The Lord is Risen! He is risen indeed Alleluia!

For this Easter morning I am posting the fifteenth and final sonnet from my Stations of the Cross sequence, but also adding a new poem, a villanelle for Easter which I composed one dark morning whilst out walking my dog. Lancia Smith has made a beautiful image with lines from the new poem.

This sonnet, and the others I have been posting for Holy Week are all drawn from my collection Sounding the Seasons, published by Canterbury Press here in England.
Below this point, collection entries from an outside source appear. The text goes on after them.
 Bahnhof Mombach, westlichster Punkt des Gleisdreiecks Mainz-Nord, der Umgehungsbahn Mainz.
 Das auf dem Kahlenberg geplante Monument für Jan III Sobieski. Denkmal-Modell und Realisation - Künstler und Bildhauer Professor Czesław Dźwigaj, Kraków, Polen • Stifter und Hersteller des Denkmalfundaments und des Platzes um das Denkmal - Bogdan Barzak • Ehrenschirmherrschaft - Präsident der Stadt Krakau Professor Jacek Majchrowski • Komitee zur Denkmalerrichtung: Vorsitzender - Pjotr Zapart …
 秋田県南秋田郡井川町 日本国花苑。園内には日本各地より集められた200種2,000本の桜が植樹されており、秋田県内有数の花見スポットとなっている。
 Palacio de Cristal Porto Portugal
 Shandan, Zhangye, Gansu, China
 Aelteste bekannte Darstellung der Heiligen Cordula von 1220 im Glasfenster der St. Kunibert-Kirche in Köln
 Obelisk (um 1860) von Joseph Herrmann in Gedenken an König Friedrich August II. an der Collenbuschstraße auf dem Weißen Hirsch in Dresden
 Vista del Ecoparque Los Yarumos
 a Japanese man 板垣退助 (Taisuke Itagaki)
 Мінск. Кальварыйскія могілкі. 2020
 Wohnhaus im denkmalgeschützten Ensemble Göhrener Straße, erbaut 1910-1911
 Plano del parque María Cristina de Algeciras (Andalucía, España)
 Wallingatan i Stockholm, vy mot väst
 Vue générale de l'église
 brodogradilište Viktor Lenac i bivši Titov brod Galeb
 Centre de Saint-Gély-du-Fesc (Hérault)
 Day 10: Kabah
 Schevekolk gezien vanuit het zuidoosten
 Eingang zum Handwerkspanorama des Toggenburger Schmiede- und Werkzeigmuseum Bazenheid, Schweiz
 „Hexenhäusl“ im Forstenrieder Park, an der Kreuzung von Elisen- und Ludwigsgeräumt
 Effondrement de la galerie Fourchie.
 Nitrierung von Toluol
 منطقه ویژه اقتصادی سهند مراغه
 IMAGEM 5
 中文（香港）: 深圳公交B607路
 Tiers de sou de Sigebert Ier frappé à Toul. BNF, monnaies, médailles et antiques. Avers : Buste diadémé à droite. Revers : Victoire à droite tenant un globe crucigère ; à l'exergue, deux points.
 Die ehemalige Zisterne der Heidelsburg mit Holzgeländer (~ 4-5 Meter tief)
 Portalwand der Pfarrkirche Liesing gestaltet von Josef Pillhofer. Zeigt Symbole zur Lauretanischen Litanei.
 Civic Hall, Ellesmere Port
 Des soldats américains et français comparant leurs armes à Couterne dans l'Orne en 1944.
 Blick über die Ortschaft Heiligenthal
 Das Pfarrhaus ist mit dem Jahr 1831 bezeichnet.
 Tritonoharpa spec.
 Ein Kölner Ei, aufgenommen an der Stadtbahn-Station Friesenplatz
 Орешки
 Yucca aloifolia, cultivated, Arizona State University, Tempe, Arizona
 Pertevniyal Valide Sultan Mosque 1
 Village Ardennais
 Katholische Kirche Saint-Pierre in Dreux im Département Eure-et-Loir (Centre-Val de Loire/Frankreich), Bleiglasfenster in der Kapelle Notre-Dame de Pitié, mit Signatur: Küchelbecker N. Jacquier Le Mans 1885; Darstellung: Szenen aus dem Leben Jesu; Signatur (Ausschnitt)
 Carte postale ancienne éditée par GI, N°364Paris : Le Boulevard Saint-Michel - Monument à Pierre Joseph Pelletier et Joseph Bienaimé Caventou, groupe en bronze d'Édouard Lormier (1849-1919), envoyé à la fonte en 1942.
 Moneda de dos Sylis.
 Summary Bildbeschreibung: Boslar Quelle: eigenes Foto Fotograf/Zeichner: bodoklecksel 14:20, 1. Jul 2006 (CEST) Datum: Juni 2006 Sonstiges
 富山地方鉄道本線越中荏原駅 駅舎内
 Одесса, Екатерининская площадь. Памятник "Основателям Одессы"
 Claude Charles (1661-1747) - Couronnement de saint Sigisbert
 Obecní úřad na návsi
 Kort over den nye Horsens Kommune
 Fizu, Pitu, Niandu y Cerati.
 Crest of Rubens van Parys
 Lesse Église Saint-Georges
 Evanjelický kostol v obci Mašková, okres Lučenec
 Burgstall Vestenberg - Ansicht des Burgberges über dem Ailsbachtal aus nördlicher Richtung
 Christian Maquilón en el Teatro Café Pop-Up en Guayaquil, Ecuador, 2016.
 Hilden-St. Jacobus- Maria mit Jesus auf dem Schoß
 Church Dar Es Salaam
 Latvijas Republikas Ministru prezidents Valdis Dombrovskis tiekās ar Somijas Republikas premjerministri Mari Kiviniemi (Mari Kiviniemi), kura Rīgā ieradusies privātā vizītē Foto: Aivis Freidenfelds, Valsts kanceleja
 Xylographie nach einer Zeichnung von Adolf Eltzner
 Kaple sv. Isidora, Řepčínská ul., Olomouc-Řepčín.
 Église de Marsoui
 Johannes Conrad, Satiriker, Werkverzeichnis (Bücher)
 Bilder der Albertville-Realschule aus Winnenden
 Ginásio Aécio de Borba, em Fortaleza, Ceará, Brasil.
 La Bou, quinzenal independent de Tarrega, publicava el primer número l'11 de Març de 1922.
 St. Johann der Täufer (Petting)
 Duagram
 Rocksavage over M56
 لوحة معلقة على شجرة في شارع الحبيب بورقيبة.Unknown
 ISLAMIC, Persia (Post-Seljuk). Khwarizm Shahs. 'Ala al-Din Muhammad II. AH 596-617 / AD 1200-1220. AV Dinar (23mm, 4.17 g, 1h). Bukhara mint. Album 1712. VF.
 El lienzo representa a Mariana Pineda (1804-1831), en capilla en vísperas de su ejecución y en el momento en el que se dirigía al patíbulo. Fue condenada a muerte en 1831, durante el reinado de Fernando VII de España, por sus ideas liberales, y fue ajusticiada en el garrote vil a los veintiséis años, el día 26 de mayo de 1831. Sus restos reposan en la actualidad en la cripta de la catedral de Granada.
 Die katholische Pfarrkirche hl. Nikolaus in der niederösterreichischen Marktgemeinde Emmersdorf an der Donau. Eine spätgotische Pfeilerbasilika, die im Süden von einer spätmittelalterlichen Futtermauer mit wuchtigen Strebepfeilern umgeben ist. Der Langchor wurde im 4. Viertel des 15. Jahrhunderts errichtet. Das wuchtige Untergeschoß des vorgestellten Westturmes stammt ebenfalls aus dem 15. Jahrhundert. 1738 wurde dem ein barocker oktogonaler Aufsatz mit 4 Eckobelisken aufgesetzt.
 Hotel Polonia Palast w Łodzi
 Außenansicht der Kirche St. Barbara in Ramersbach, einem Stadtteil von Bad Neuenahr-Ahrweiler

The book is now back in stock on both Amazon UK and USA and physical copies are shortly to be available in Canada via Steve Bell‘s Signpost Music. The book is now also out on Kindle. Please feel free to make use of these sonnets in church services and to copy and share them. If you can mention the book from which they are taken that would be great.

As usual you can hear the poems by clicking on the title or the ‘play’ button

XV Easter Dawn

He blesses every love which weeps and grieves

And now he blesses hers who stood and wept

And would not be consoled, or leave her love’s

Last touching place, but watched as low light crept

Up from the east. A sound behind her stirs

A scatter of bright birdsong through the air.

She turns, but cannot focus through her tears,

Or recognise the Gardener standing there.

She hardly hears his gentle question ‘Why,

Why are you weeping?’, or sees the play of light

That brightens as she chokes out her reply

‘They took my love away, my day is night’

And then she hears her name, she hears Love say

The Word that turns her night, and ours, to Day.

 

On Easter Day 

As though some heavy stone were rolled away,

You find an open door where all was closed,

Wide as an empty tomb on Easter Day.

 

Lost in your own dark wood, alone, astray,

You pause, as though some secret were disclosed,

As though some heavy stone were rolled away.

 

You glimpse the sky above you, wan and grey,

Wide through these shadowed branches interposed,

Wide as an empty tomb on Easter Day.

 

Perhaps there’s light enough to find your way,

For now the tangled wood feels less enclosed,

As though some heavy stone were rolled away.

 

You lift your feet out of the miry clay

And seek the light in which you once reposed,

Wide as an empty tomb on Easter Day.

 

And then Love calls your name, you hear Him say:

The way is open, death has been deposed,

As though some heavy stone were rolled away,

And you are free at last on Easter Day.